- **COLLECTED MATERIAL**
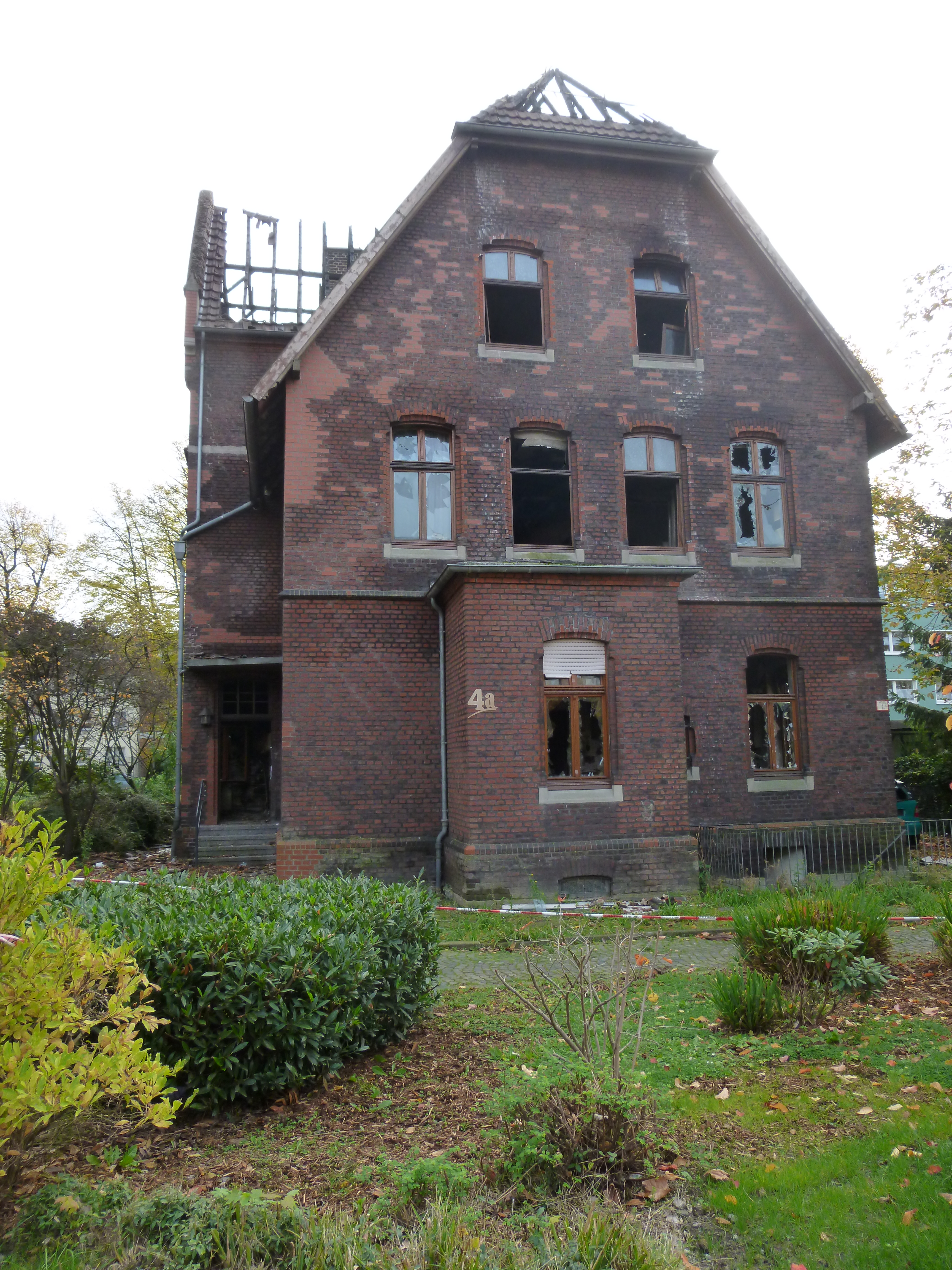 Ehemaliges Pfarrhaus St. Marien in Herne-Eickel, Herzogstr., nach dem Brand vom 15. Oktober 2016, gesehen von der Marienstraße in Höhe Hausnummer 2, Blick auf Vorderfront und linken Eingang
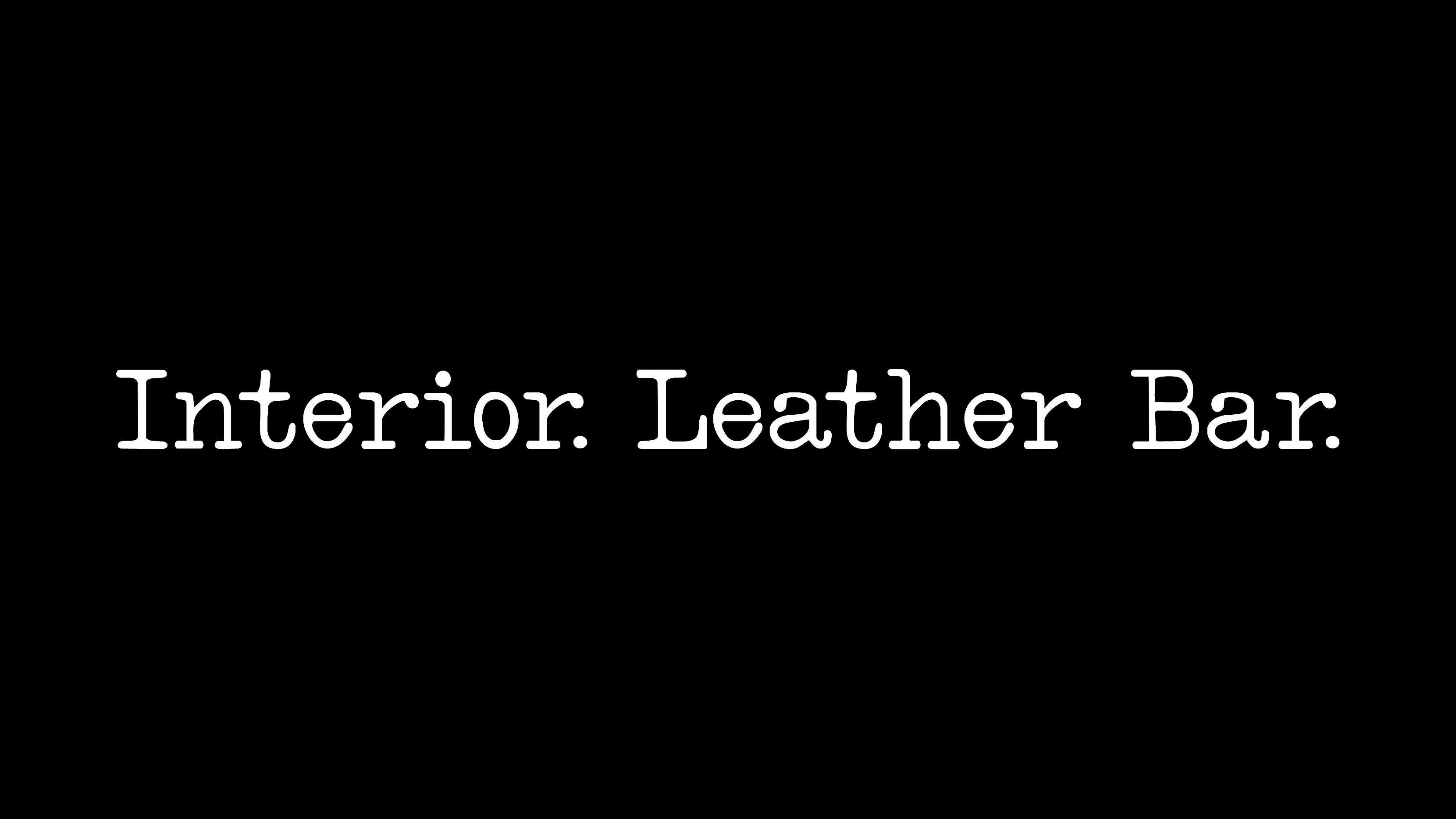 Logotipo de la película Interior. Leather bar., estrenada en 2013.
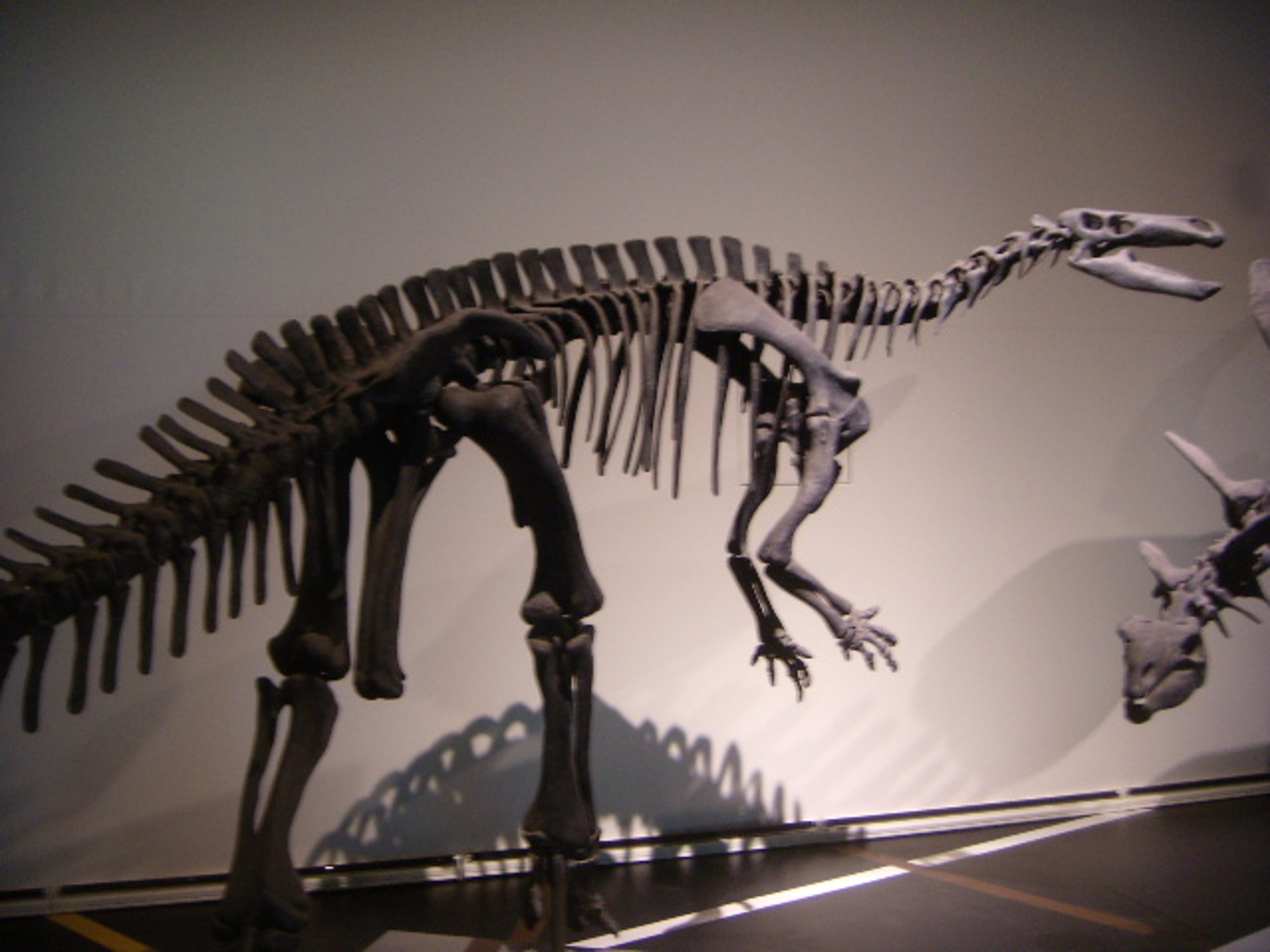 Museo Nacional de Ciencias Naturales
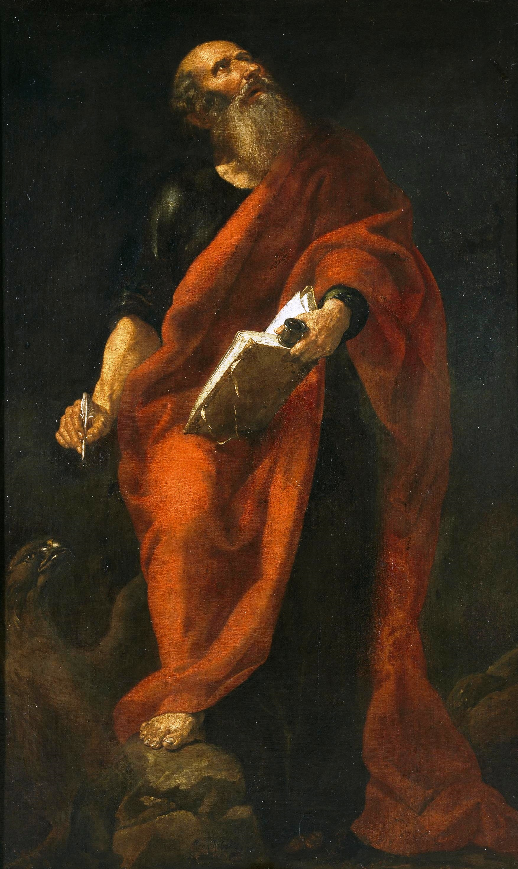 La obra representa a San Juan Evangelista.

- **WORK INSTRUCTION**
Restate word for word the lines from the one containing "Logotipo de la" through the end of the material above, both included, and nothing besides; drop the pictures.

- **FINISHED TASK**
 Logotipo de la película Interior. Leather bar., estrenada en 2013.
 Museo Nacional de Ciencias Naturales
 La obra representa a San Juan Evangelista.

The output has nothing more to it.